[Task to complete]:
Omit the pictures found among the records and print everything else exactly as it stands.

[Provided material]:
■ ■ ■ ■
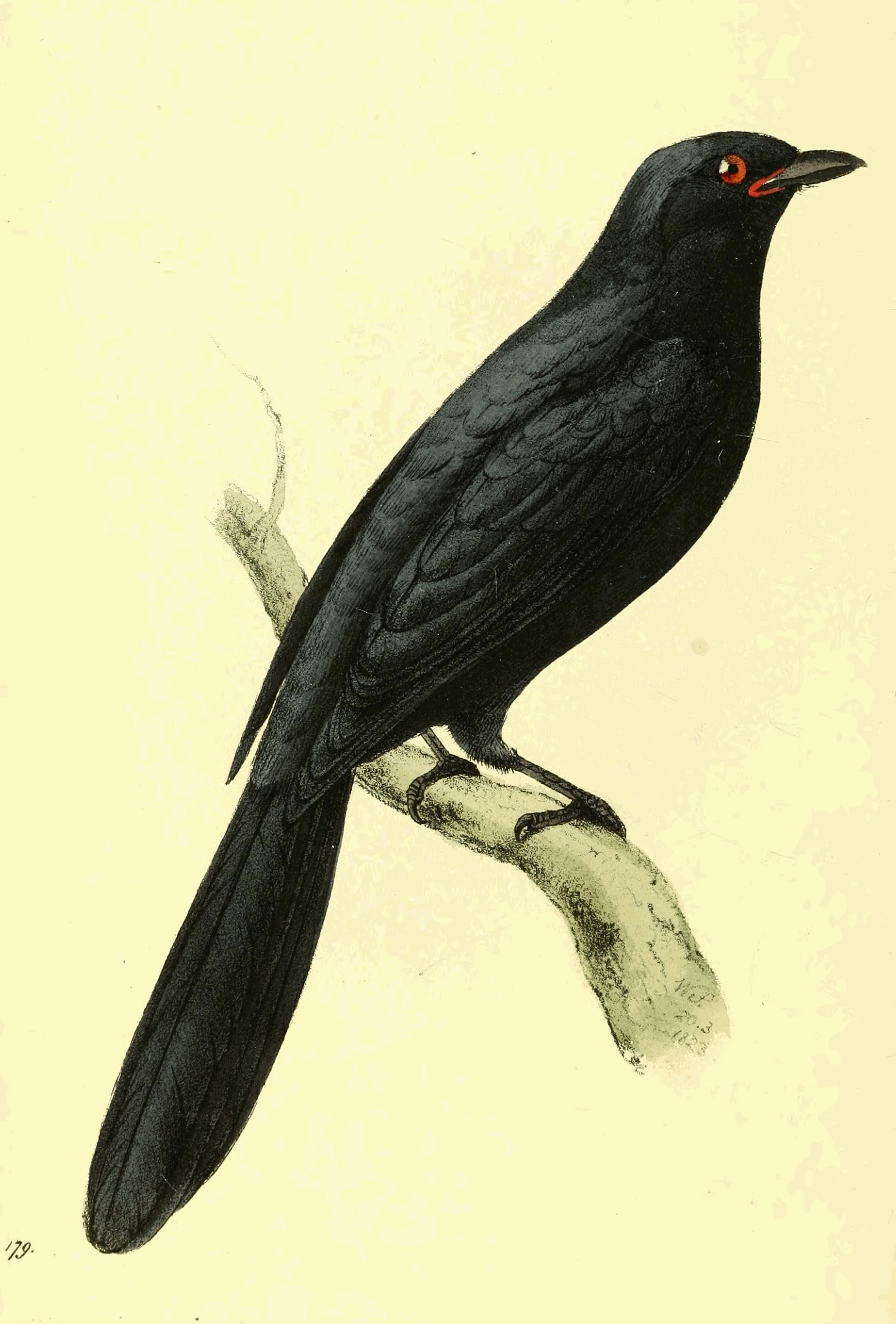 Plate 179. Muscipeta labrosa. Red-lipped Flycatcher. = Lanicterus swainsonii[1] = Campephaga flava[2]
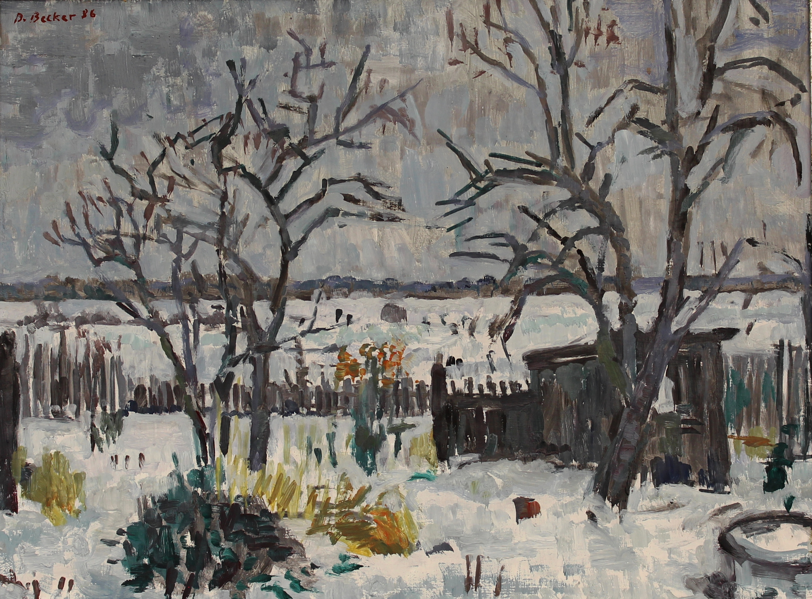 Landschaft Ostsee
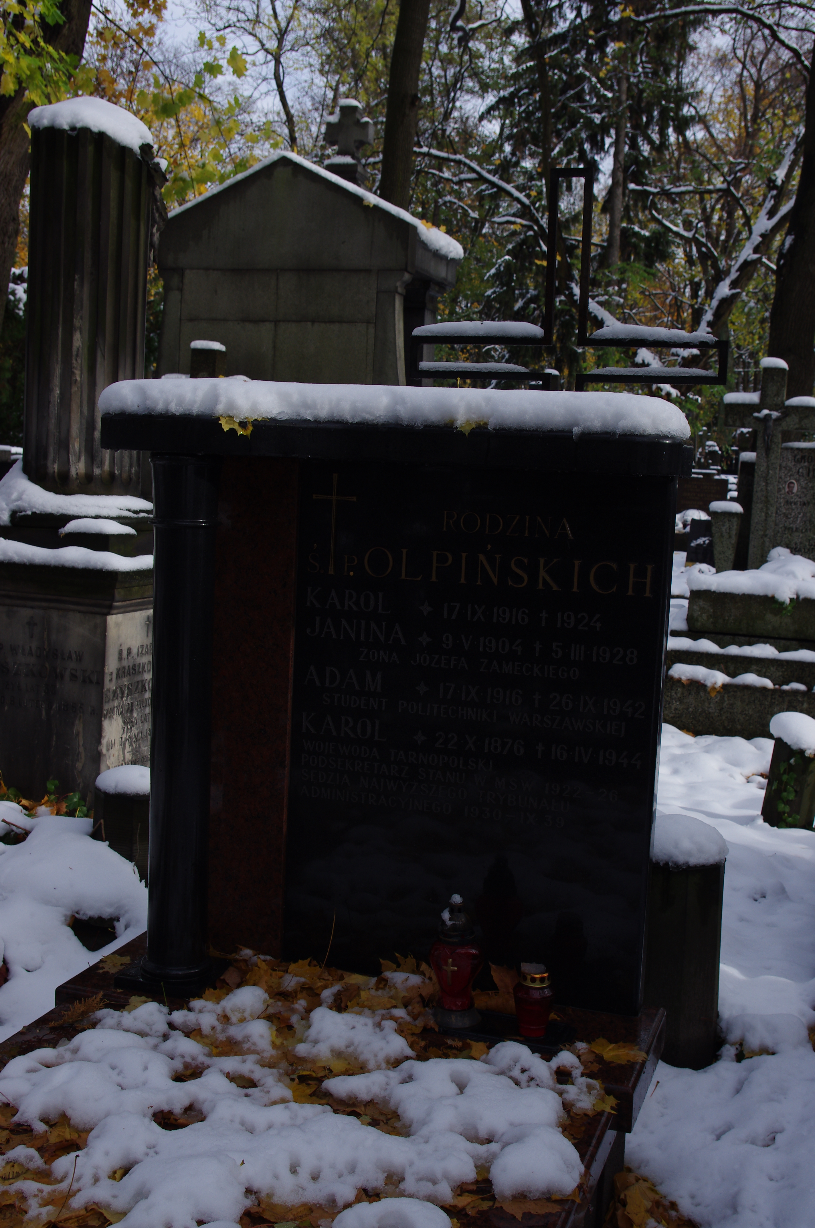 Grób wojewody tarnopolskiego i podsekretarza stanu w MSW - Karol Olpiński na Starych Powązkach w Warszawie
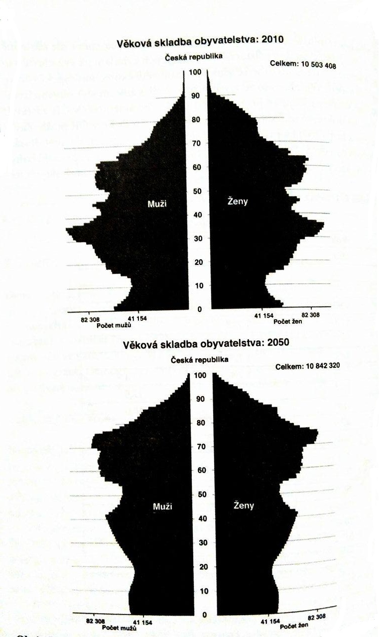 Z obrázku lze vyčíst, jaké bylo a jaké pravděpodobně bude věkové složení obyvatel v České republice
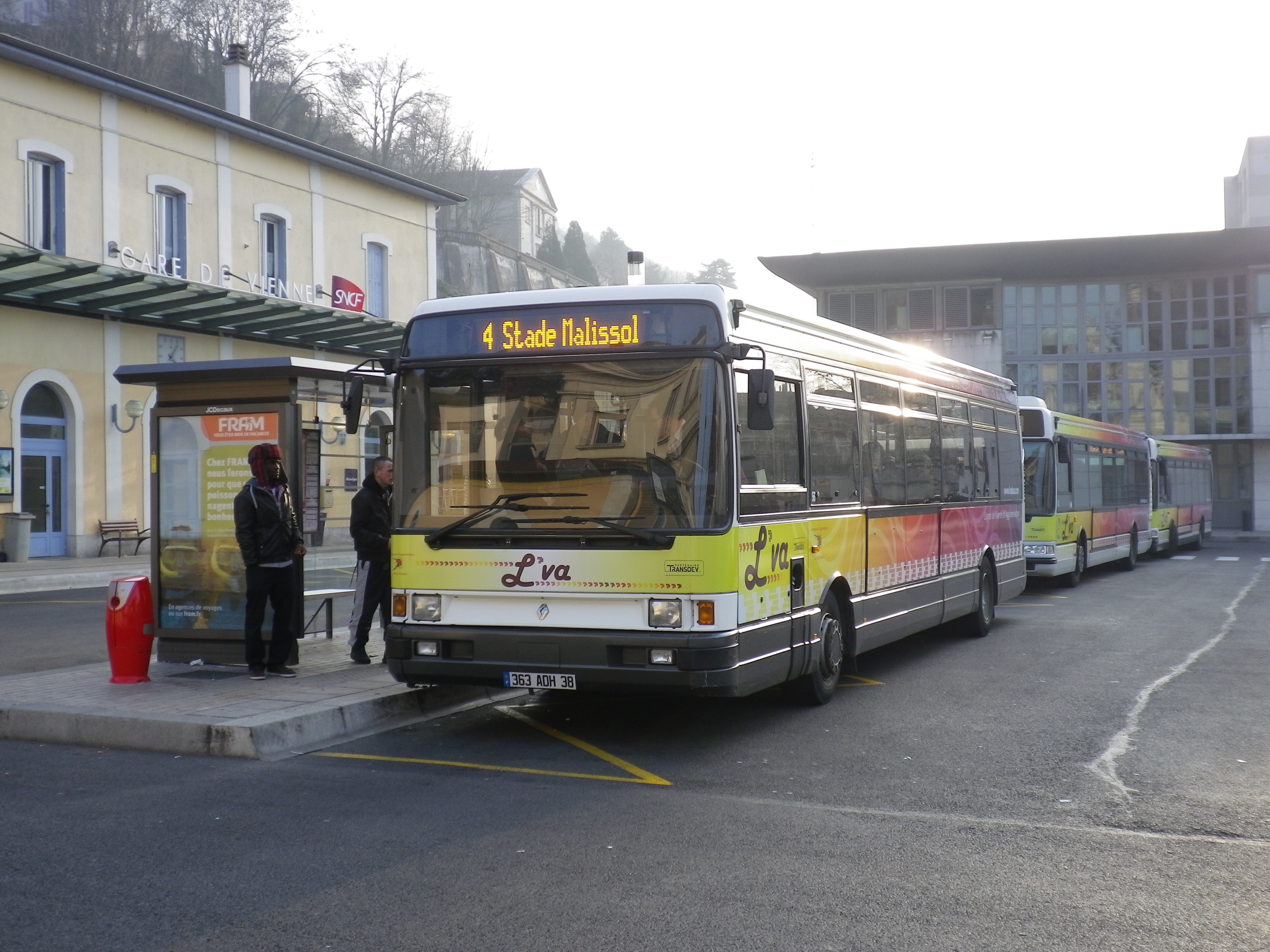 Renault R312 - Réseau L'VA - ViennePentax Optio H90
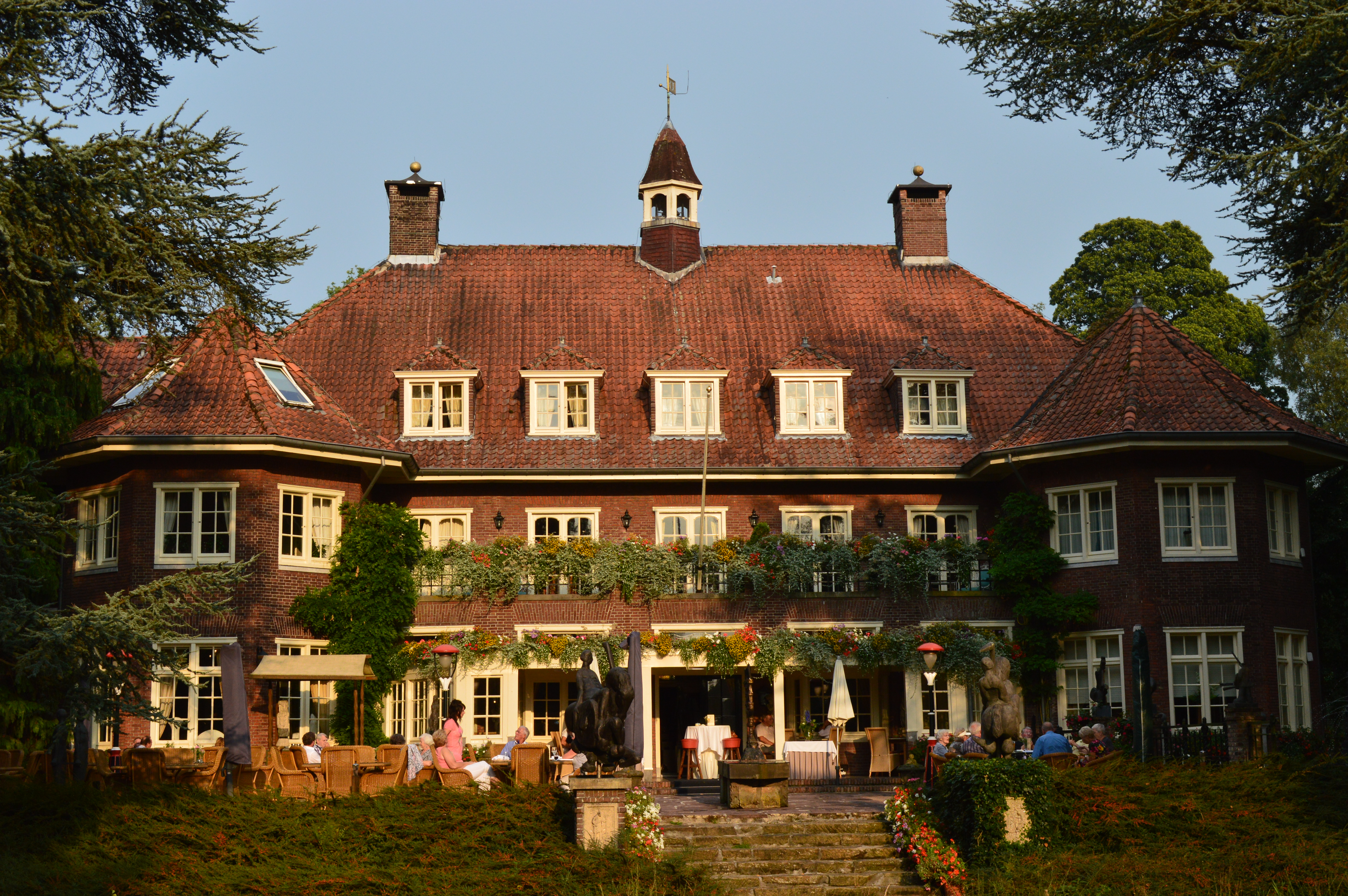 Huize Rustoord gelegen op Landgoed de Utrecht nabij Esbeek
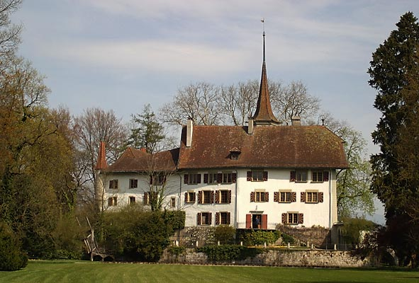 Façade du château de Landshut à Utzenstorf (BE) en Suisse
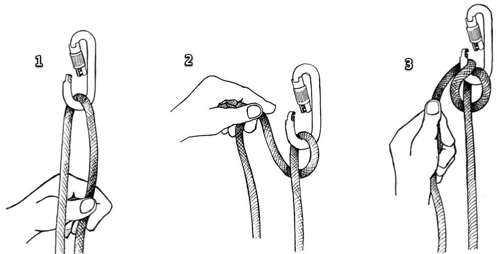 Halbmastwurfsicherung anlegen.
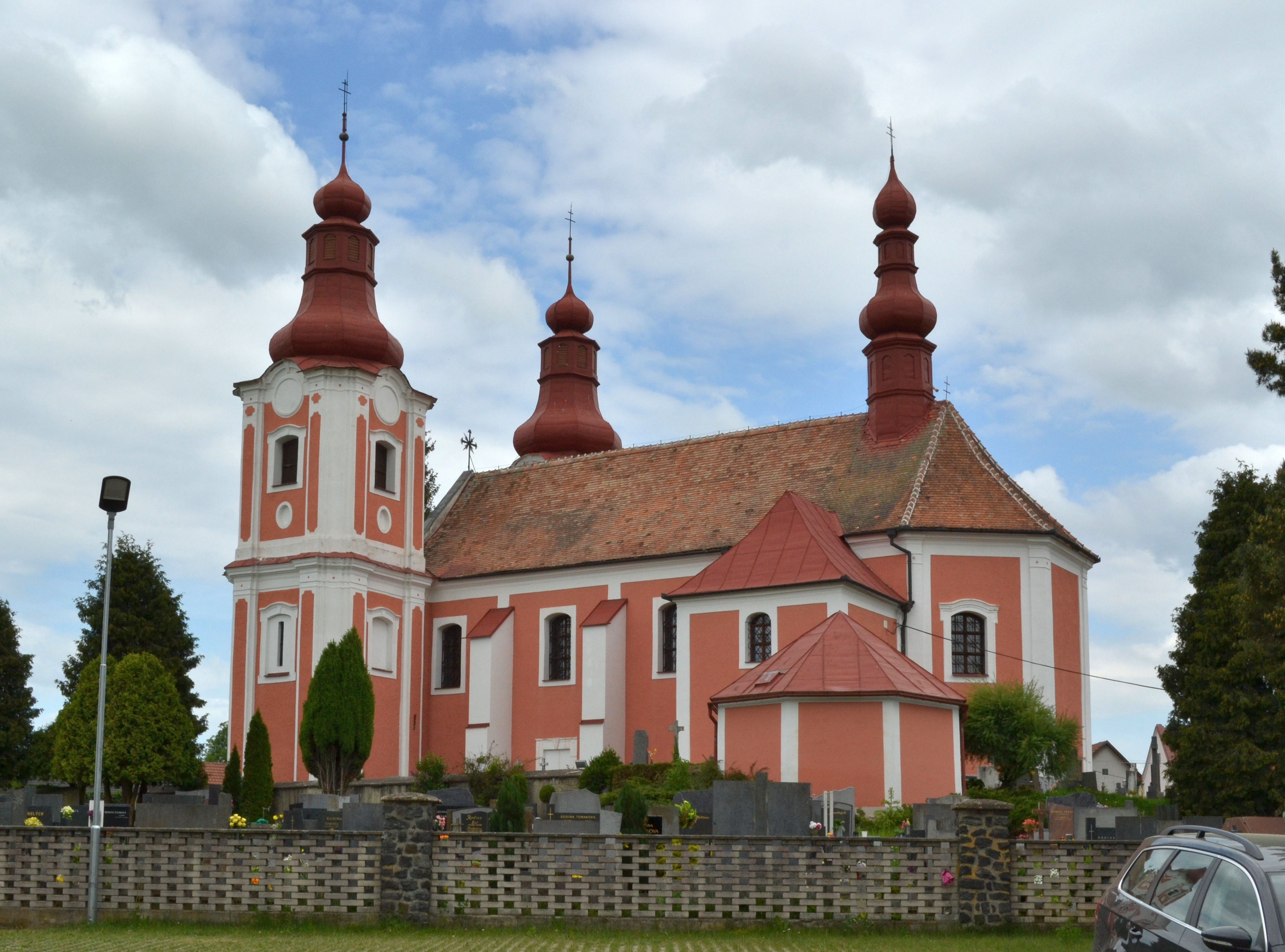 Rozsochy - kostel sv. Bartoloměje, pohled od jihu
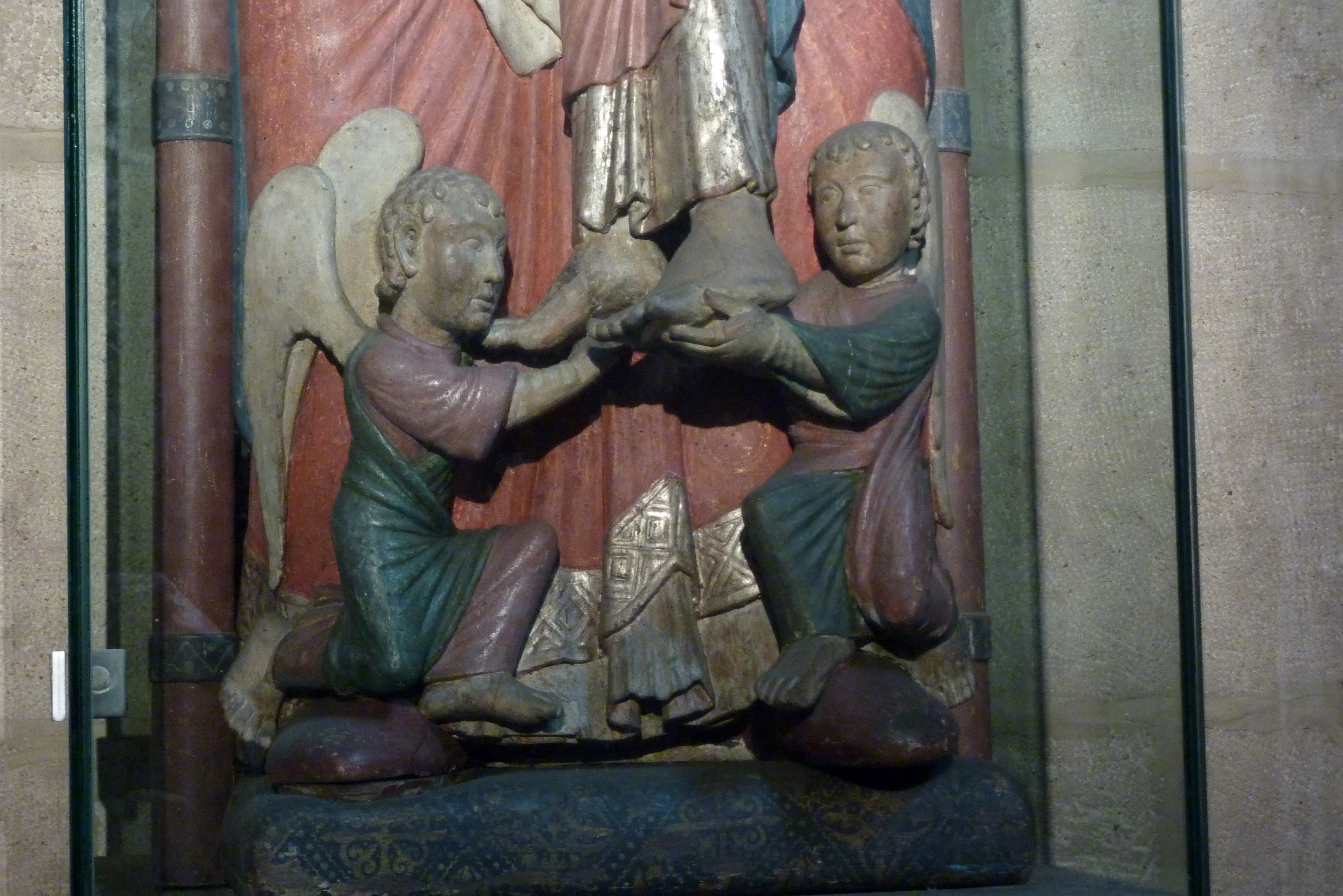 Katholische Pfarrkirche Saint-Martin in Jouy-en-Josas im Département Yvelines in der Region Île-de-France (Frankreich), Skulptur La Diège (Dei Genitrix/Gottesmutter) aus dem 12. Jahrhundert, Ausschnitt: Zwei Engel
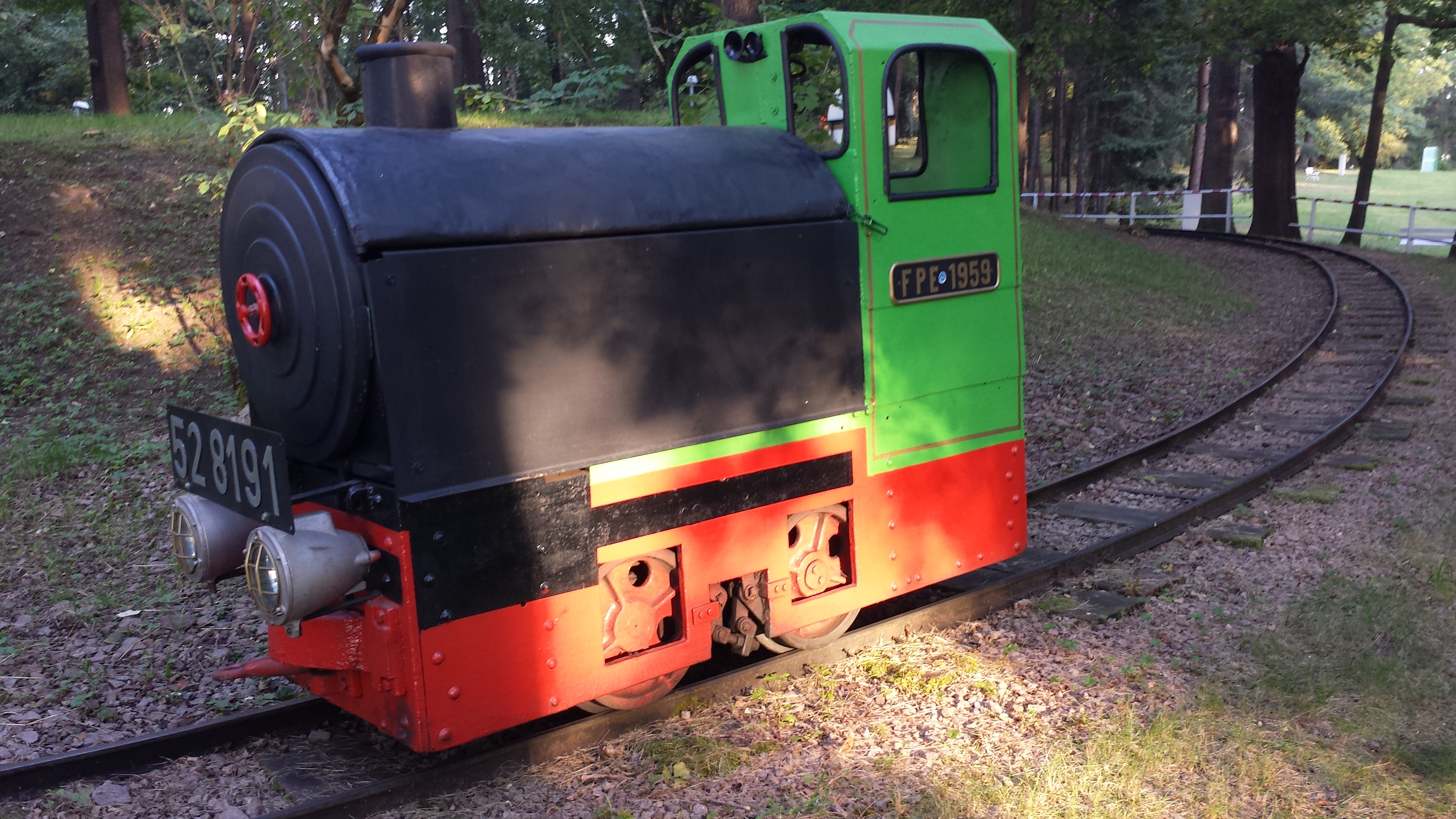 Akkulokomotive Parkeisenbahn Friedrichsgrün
■ ■ ■ ■
[Exercise solution]:
 Plate 179. Muscipeta labrosa. Red-lipped Flycatcher. = Lanicterus swainsonii[1] = Campephaga flava[2]
 Landschaft Ostsee
 Grób wojewody tarnopolskiego i podsekretarza stanu w MSW - Karol Olpiński na Starych Powązkach w Warszawie
 Z obrázku lze vyčíst, jaké bylo a jaké pravděpodobně bude věkové složení obyvatel v České republice
 Renault R312 - Réseau L'VA - ViennePentax Optio H90
 Huize Rustoord gelegen op Landgoed de Utrecht nabij Esbeek
 Façade du château de Landshut à Utzenstorf (BE) en Suisse
 Halbmastwurfsicherung anlegen.
 Rozsochy - kostel sv. Bartoloměje, pohled od jihu
 Katholische Pfarrkirche Saint-Martin in Jouy-en-Josas im Département Yvelines in der Region Île-de-France (Frankreich), Skulptur La Diège (Dei Genitrix/Gottesmutter) aus dem 12. Jahrhundert, Ausschnitt: Zwei Engel
 Akkulokomotive Parkeisenbahn Friedrichsgrün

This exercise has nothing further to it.